- Capilano Mountain Location within Greater Vancouver Regional District Capilano Mountain Location within Squamish-Lillooet Regional District Capilano Mountain Location within British Columbia

Highest point
- Elevation: 1,692 m (5,551 ft)
- Prominence: 603 m (1,978 ft)
- Parent peak: Cathedral Mountain
- Listing: Mountains of British Columbia
- Coordinates: 49°33′23″N 123°08′09″W﻿ / ﻿49.556389°N 123.135833°W

Geography
- Country: Canada
- Province: British Columbia
- Region: Squamish-Lillooet Regional District
- District: New Westminster Land District
- Parent range: Britannia Range
- Topo map: NTS 92G11 Squamish

Climbing
- First ascent: 1920

= Capilano Mountain =

Mountain in British Columbia, Canada

Capilano Mountain, 1,692 metres (5,551 ft), is a summit in the Britannia Range, a subrange of the Coast Mountains of British Columbia, Canada. The mountain is located just east of the village of Furry Creek on the Howe Sound shoreline below. Capilano Mountain is one of the northernmost peaks that can be seen from downtown Vancouver and is therefore often considered to be one of the northernmost North Shore Mountains. It is the headwaters of the Capilano River in the Capilano Watershed, which flows south through to Capilano Lake and the North Shore of the Burrard Inlet. Its north aspect drains into the Howe Sound via Furry and Downing creeks.

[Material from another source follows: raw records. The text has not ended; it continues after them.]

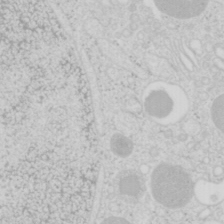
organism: Mouse
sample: Pancreas
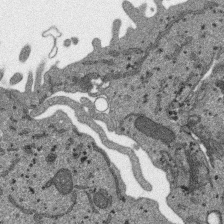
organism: Human
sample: Lung epithelial cells infected with SARS-CoV-2
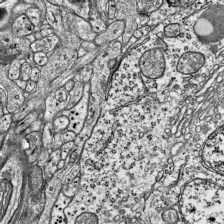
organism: Mouse
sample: Visual Cortex
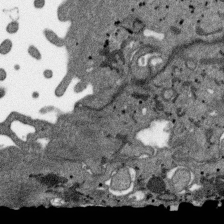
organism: Human
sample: Lung epithelial cells, uninfected (mock) control
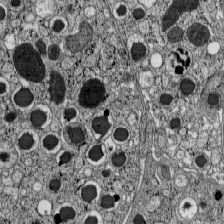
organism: C57BL Mouse
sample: Pancreatic islet
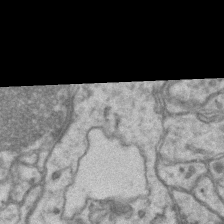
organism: Mouse
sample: CA1 Hippocampus
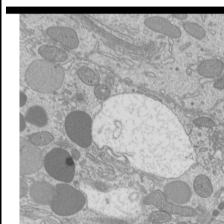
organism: Mouse
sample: Cilia; mouse epididymis
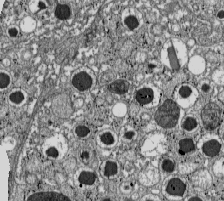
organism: C57BL Mouse
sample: Pancreatic islet
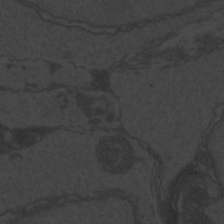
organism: Zebrafish
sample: Macrophage infected with Toxoplasma gondii
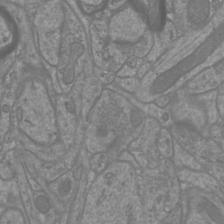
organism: Mouse
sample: Cortical neurons
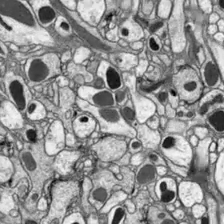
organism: Drosophila
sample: Optic lobe
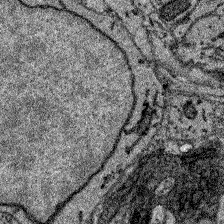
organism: Zebrafish
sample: Larval olfactory bulb
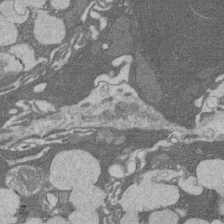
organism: Rat
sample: Salivary granule
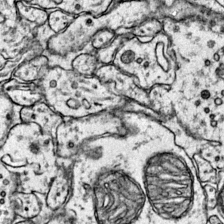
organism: Mouse
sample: Primary visual cortex
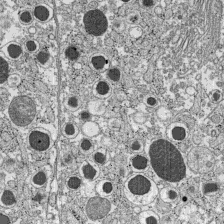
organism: C57BL Mouse
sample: Pancreatic islet
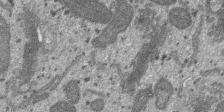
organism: Human
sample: Lung epithelial cells infected with SARS-CoV-2
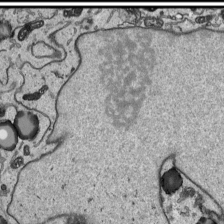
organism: Human
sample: Mitochondria in HCT116 cells
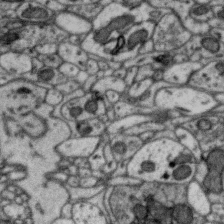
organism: Zebra finch
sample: Brain
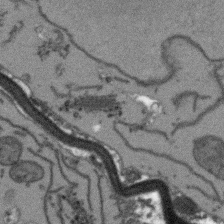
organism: Arabidopsis thaliana
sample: Root tip
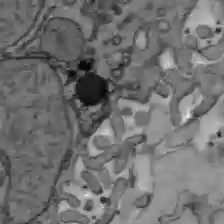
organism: C57BL Mouse
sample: Liver
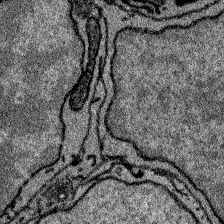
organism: Zebrafish
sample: Larval olfactory bulb
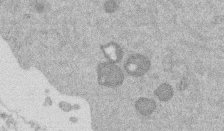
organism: Mouse
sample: Dividing mouse embryo 1 cell stage
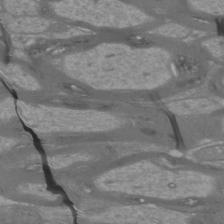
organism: Mouse
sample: Cortical neurons
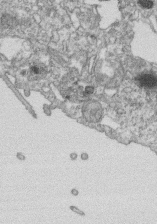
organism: Human
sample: HeLa cell HIV synapse
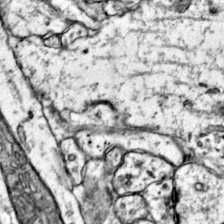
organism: Mouse
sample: Primary visual cortex
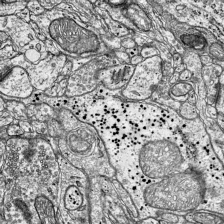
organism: Mouse
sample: Visual Cortex
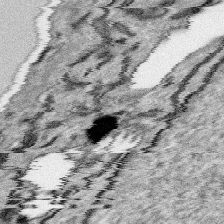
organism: Human
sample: HeLa cells
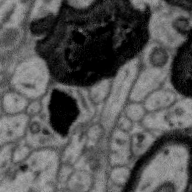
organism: Zebra finch
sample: Brain
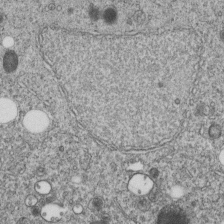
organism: C. elegans
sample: C. elegans embryo early stage
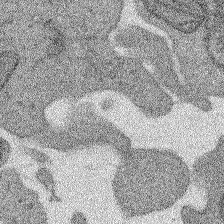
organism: Human
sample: HeLa cells
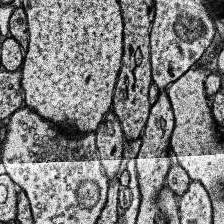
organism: Human
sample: Temporal Lobe
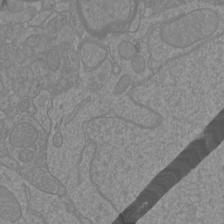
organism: Mouse
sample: Cortical neurons
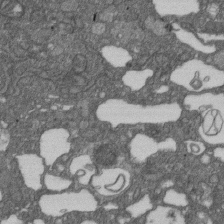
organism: Drosophila
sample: Nephrocyte
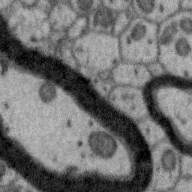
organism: Zebra finch
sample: Brain
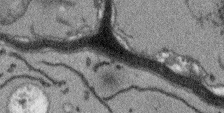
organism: Arabidopsis thaliana
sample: Root tip
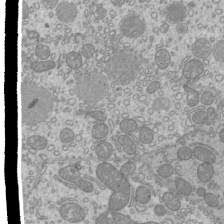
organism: Mouse
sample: Cilia; mouse epididymis
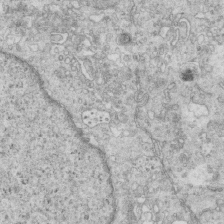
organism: Mouse
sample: Multiciliated cells
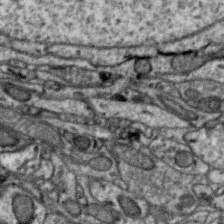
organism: Zebra finch
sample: Brain
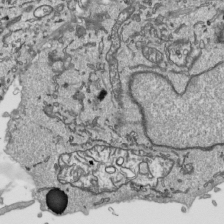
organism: Human
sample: Mitochondria in HCT116 cells
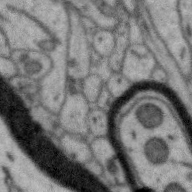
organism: Zebra finch
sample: Brain
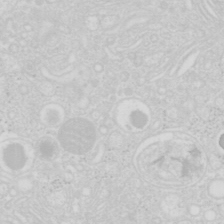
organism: Mouse
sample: Pancreas
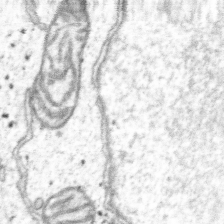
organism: Human
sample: HeLa cells
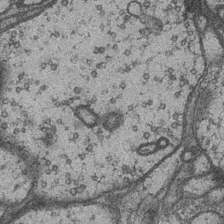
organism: Drosophila
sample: Optic medulla
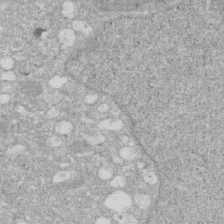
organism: Human
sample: HIV infected U937 cells
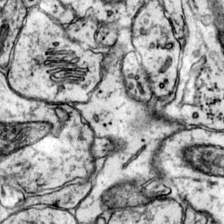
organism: Mouse
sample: Primary visual cortex
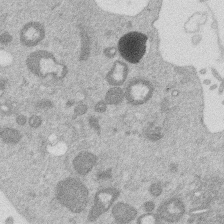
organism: Mouse
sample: Dividing mouse embryo 1 cell stage
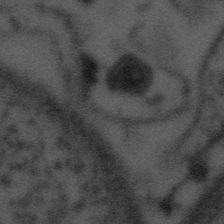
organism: Tuwongella immobilis
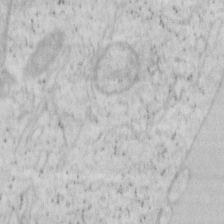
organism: Human
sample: HeLa cells
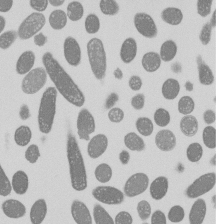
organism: E. coli
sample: Bacterial nucleoid
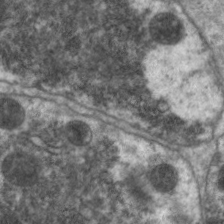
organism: C. elegans
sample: Pharynx
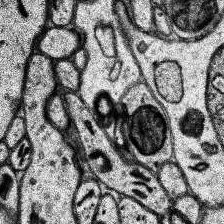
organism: Human
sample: Temporal Lobe
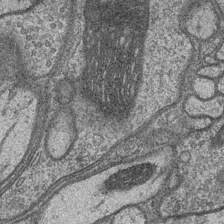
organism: Drosophila
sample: Optic medulla
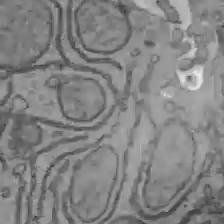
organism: C57BL Mouse
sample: Liver
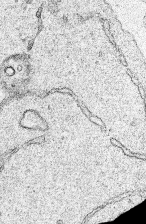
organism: Human
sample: Mitochondria in HCT116 cells
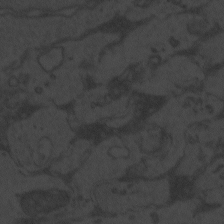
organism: Zebrafish
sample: Macrophage infected with Toxoplasma gondii
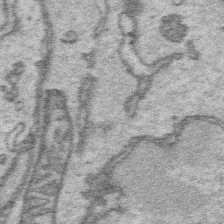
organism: Platynereis dumerilii
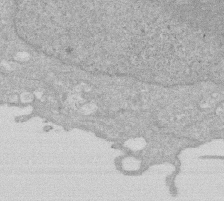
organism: Human
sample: HIV infected U937 cells
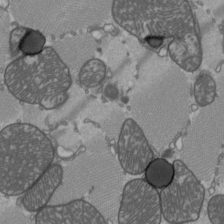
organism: C57BL Mouse
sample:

Capilano Mountain is typically ascended via the Beth Lake Trail, accessed by Furry Downing Road from the village of Furry Creek.

== Name origin ==
Capilano Mountain was named after Squamish Chief Kiapalano, the father of Chief Joe Capilano. Capilano was first used to describe the Capilano River in 1867 and Capilano Mountain in 1912. The name was officially adopted in 1924.